Friday, September 23, 2011

Episode 1: He Loves To Fly And He D'oh's

Welcome to Season 19's series of reviews. Before I start, let me say one thing; I have little to no memory of this season. Perhaps that's a testament to how bad and forgettable this season was, but also I feel that it allows a fresh, unbiased take on the season. So let's begin this series with, of course, episode 1.
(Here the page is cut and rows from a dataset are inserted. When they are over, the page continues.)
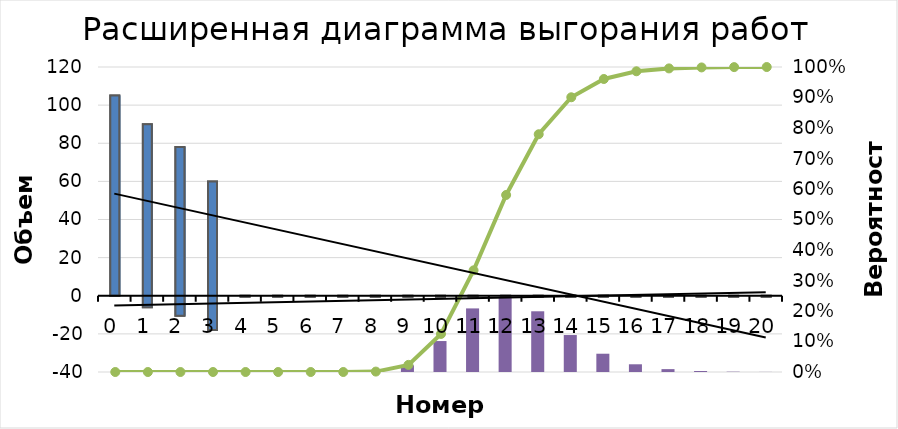
| Category | Prob |
|---|---|
| 0.0 | 0 |
| 1.0 | 0 |
| 2.0 | 0 |
| 3.0 | 0 |
| 4.0 | 0 |
| 5.0 | 0 |
| 6.0 | 0 |
| 7.0 | 0 |
| 8.0 | 0.001 |
| 9.0 | 0.022 |
| 10.0 | 0.101 |
| 11.0 | 0.209 |
| 12.0 | 0.247 |
| 13.0 | 0.199 |
| 14.0 | 0.121 |
| 15.0 | 0.06 |
| 16.0 | 0.025 |
| 17.0 | 0.009 |
| 18.0 | 0.003 |
| 19.0 | 0.001 |
| 20.0 | 0 |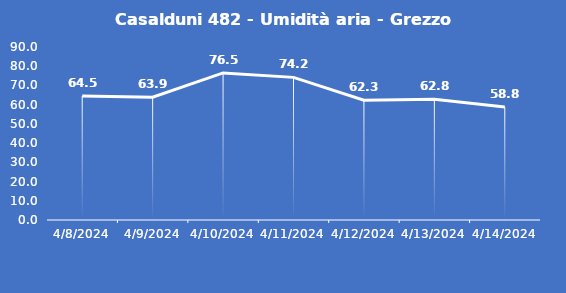
| Category | Casalduni 482 - Umidità aria - Grezzo (%) |
|---|---|
| 4/8/24 | 64.5 |
| 4/9/24 | 63.9 |
| 4/10/24 | 76.5 |
| 4/11/24 | 74.2 |
| 4/12/24 | 62.3 |
| 4/13/24 | 62.8 |
| 4/14/24 | 58.8 |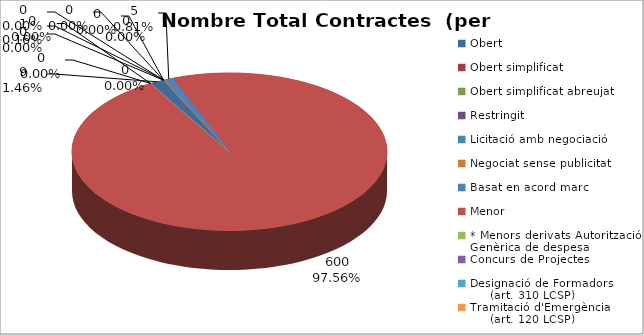
| Category | Nombre Total Contractes |
|---|---|
| Obert | 9 |
| Obert simplificat | 0 |
| Obert simplificat abreujat | 0 |
| Restringit | 0 |
| Licitació amb negociació | 0 |
| Negociat sense publicitat | 1 |
| Basat en acord marc | 5 |
| Menor | 600 |
| * Menors derivats Autorització Genèrica de despesa | 0 |
| Concurs de Projectes | 0 |
| Designació de Formadors
     (art. 310 LCSP) | 0 |
| Tramitació d'Emergència
     (art. 120 LCSP) | 0 |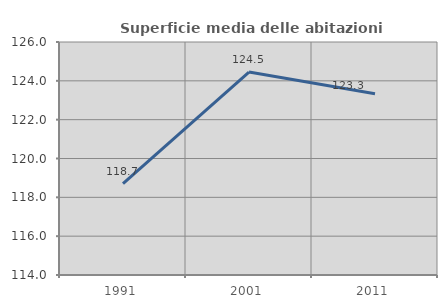
| Category | Superficie media delle abitazioni occupate |
|---|---|
| 1991.0 | 118.707 |
| 2001.0 | 124.453 |
| 2011.0 | 123.338 |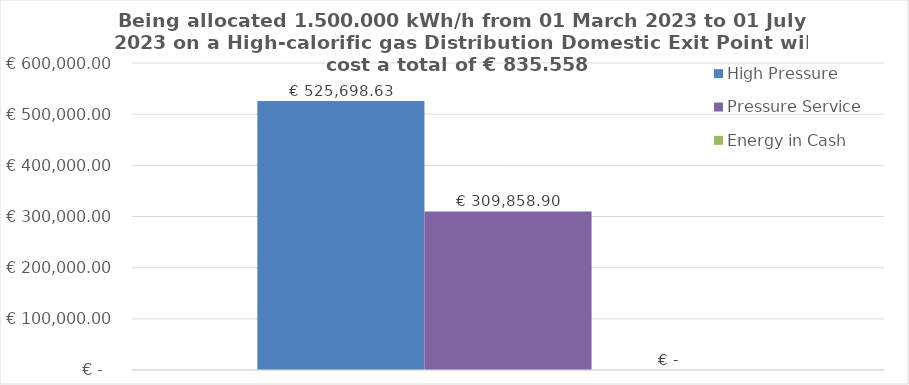
| Category | High Pressure | Pressure Service | Energy in Cash  |
|---|---|---|---|
|  | 525698.63 | 309858.904 | 0 |

Before I begin, I'll talk about the opening sequence. As you probably know, Season 19 came right after The Simpsons Movie, so naturally, the staff decided to have a little shout-out to their own movie by having a special opening sequence. I'm rather apathetic towards it as it's not bad, nor is it really worth mentioning. To me it's just... there, let's continue. The episode begins with Mr. Burns and Smithers shopping as they decide to get a new cell phone for Mr. Burns. Okay a couple things I want to address here, first the name of the cell phone store isn't really bad, nor is it something you'll see mentioned by anyone 5 years after it airs. Secondly, there's a joke where the PA states: "Attention shoppers, IPhones now 20 cents" it wasn't funny when it first aired and it dates the episode terribly nowadays. That's one of the issues with Modern Simpsons, their topical jokes often lose comedic effect within a couple of months; if they're lucky, it'll be a year or two. I'll talk about this in detail in a future post. Anyways, it turns out Mr. Burns needs a new cell phone because he accidentally ate his old one. Yet again, I'll go into detail about this in a future post, but the idea of Mr. Burns having a cell phone is just wrong to me.
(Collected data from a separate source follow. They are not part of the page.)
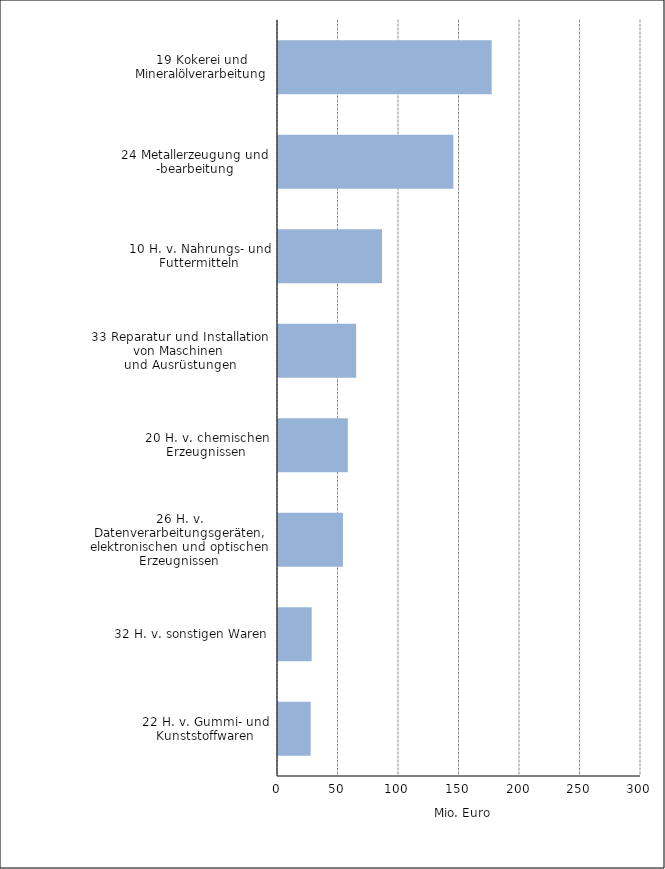
| Category | Mio. Euro |
|---|---|
| 19 Kokerei und Mineralölverarbeitung | 176.594 |
| 24 Metallerzeugung und -bearbeitung | 144.916 |
| 10 H. v. Nahrungs- und Futtermitteln | 85.984 |
| 33 Reparatur und Installation von Maschinen 
und Ausrüstungen | 64.591 |
| 20 H. v. chemischen Erzeugnissen | 57.73 |
| 26 H. v. Datenverarbeitungsgeräten, elektronischen und optischen Erzeugnissen | 53.68 |
| 32 H. v. sonstigen Waren | 27.816 |
| 22 H. v. Gummi- und Kunststoffwaren | 26.983 |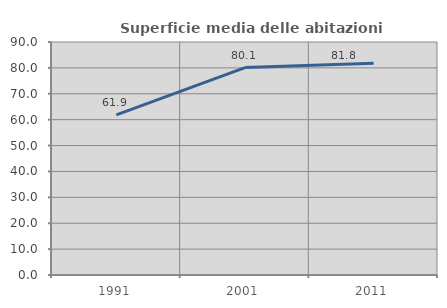
| Category | Superficie media delle abitazioni occupate |
|---|---|
| 1991.0 | 61.873 |
| 2001.0 | 80.126 |
| 2011.0 | 81.807 |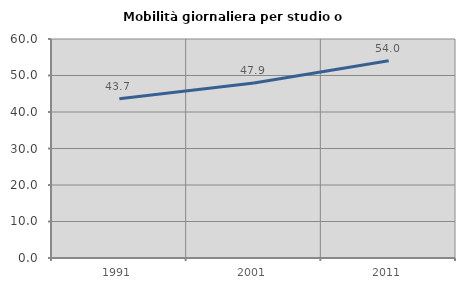
| Category | Mobilità giornaliera per studio o lavoro |
|---|---|
| 1991.0 | 43.66 |
| 2001.0 | 47.933 |
| 2011.0 | 54.029 |

Who knew Mr. Burns was part dolphin?
Mr. Burns goes wandering off and notices a penny in a fountain, he hesitates at first to grab it, but after seeing Ralph act like an idiot, he decides he needs to take it before Ralph can (And Ralph is there by himself just because. This is a very common theme among these episodes). After Mr Burns gets caught in the water system (...somehow) he thinks he's going to die (See Burn's Heir for how this is done right). Homer comes passing along and picks up Mr. Burns from the fountain. Mr. Burns decides to reward Homer by taking him out to dinner. After Mr. Burns decides he needs to try to pick up the penny again (Because it was so funny the first time) we see Homer getting ready for dinner as Bart mocks him for going out to dinner with Mr. Burns (Ah yes, it's time for Jerk-ass Homer... * Unenthusiastic* yippee). So Mr. Burns offers to take Homer to Chicago for dinner as he reveals that they'll be going there via private jet (Okay we have the seeds for a plot, only took 3 minutes, and yet somehow this feels faster than the more recent stuff). However, the next two minutes are bogged down and spent on bad airplane jokes and a pointless cameo by Lionel Richie. Afterwards, Homer is forced off the plane by an extractor (Twice, because senseless violence towards Homer is always funny, right?) Mr. Burns and Homer walk through Chicago via montage (Oh thank God, for a minute I thought that the writers would actually be creative for a change).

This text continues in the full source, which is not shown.